RECORDED DATA Start Marker

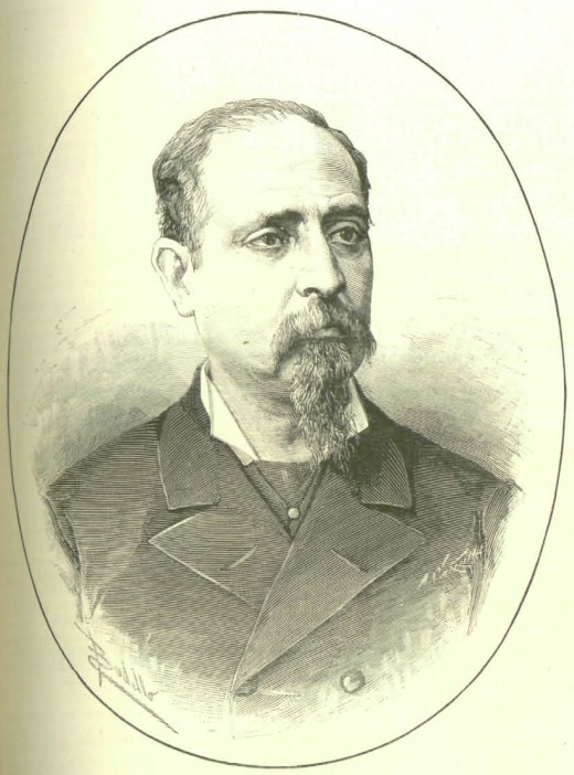 Excmo. Sr. D. Carlos Navarro y Rodrigo, diputado a Cortes.
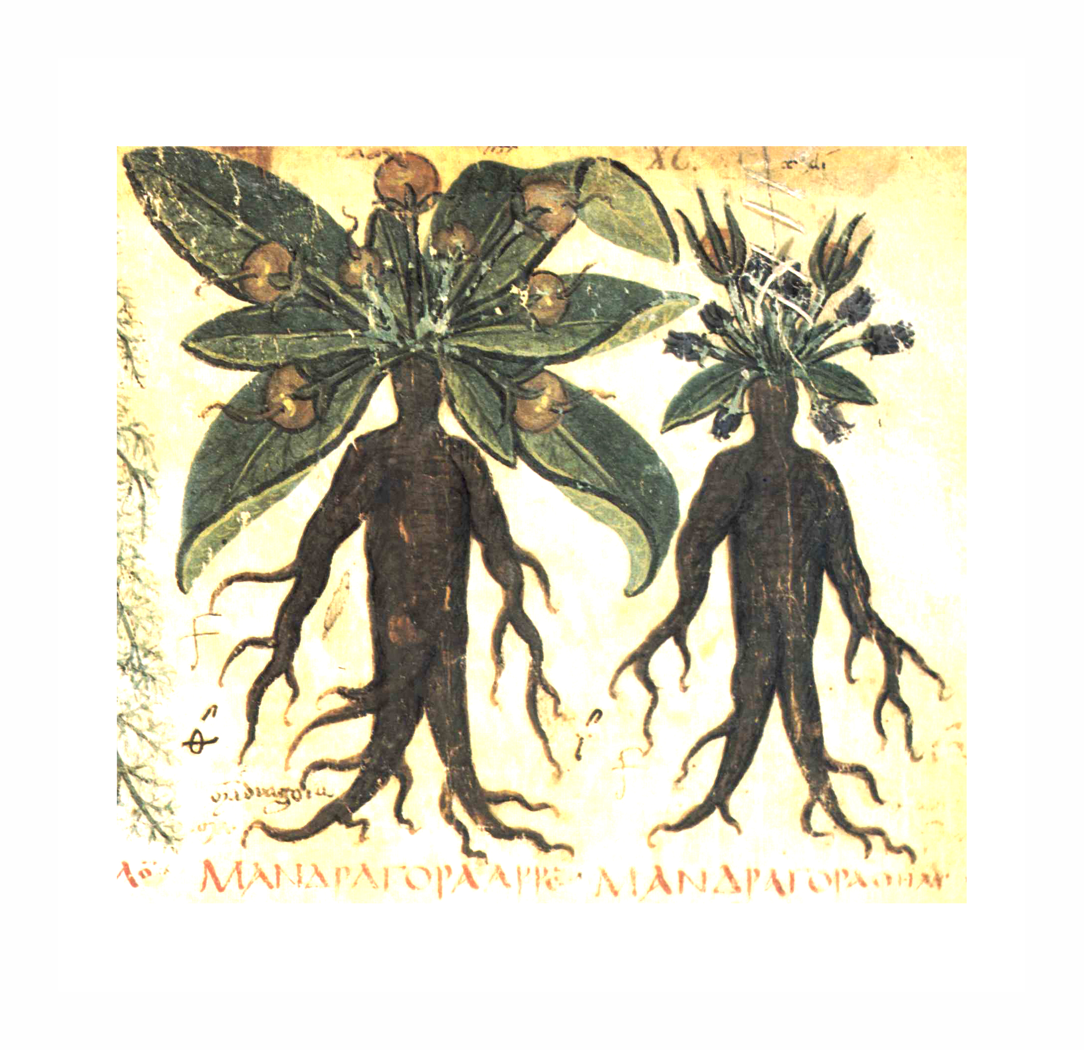 Mandragora
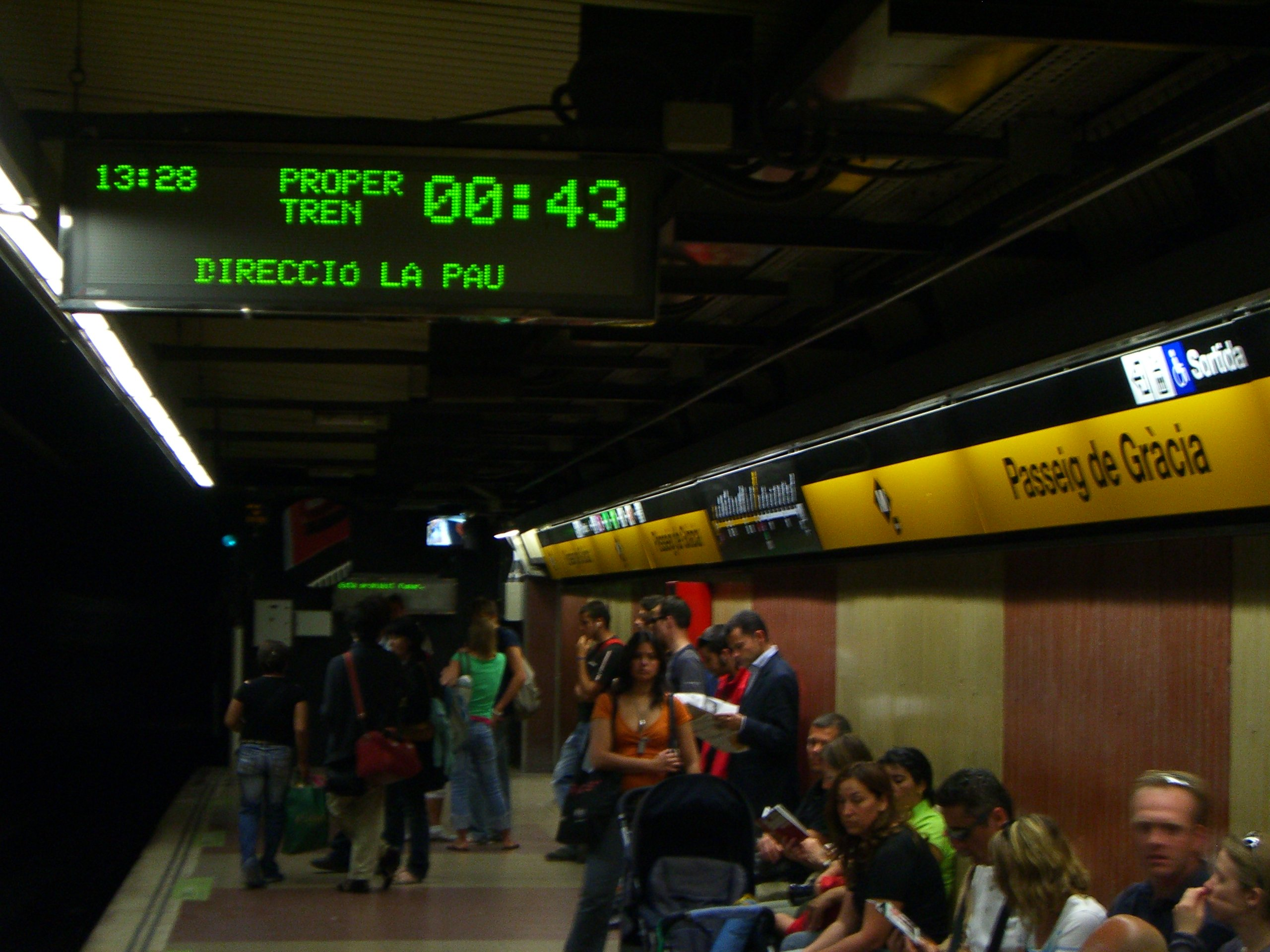 Passeig de Gràcia (metrostation), Barcelona
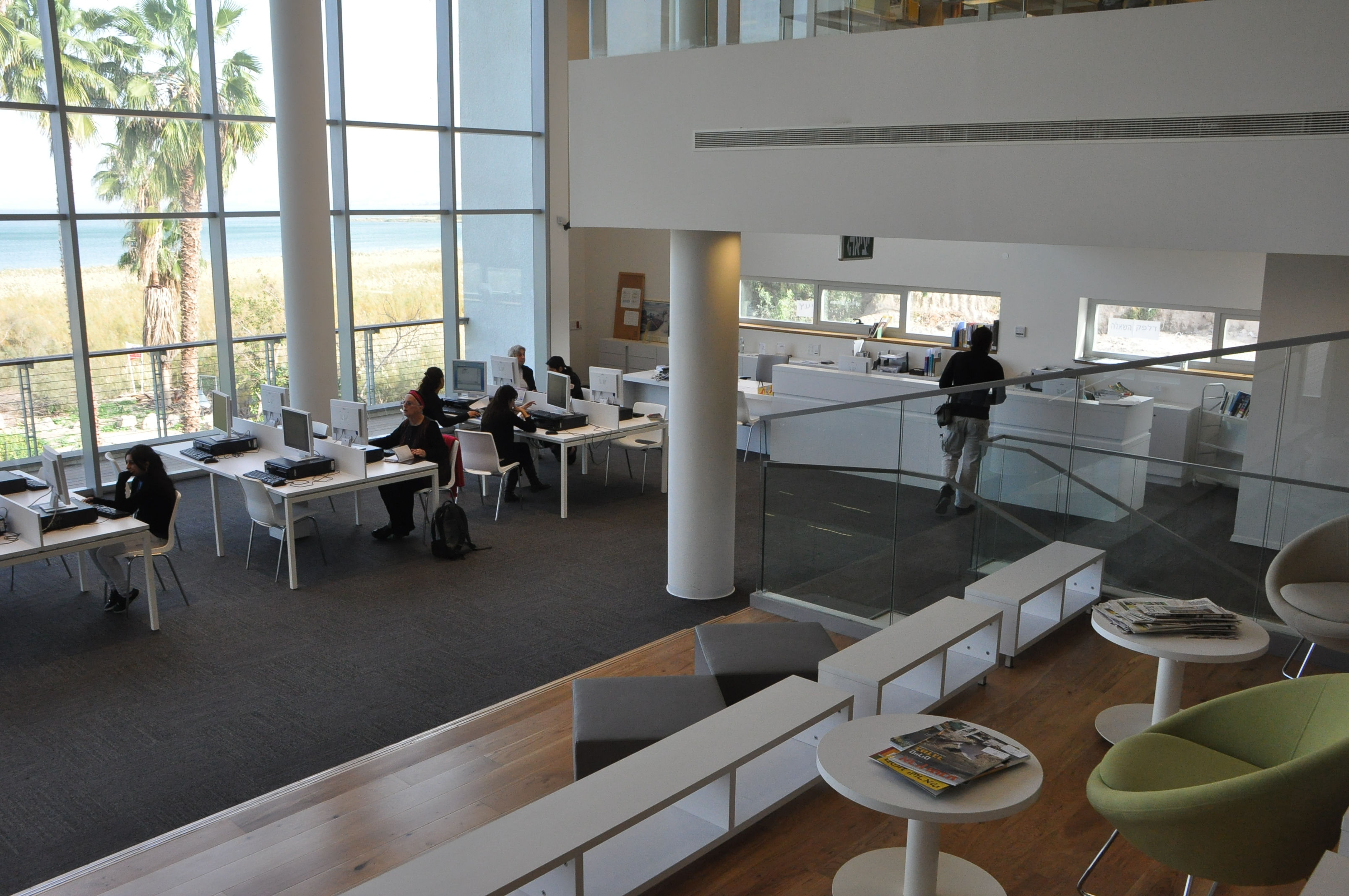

RECORDED DATA End Marker

▶ [TASK DETAILS] In your copy of the listing above, reproduce each line exactly and omit all pictures.

▶ [SOLUTION FOR THIS PROBLEM]
 Excmo. Sr. D. Carlos Navarro y Rodrigo, diputado a Cortes.
 Mandragora
 Passeig de Gràcia (metrostation), Barcelona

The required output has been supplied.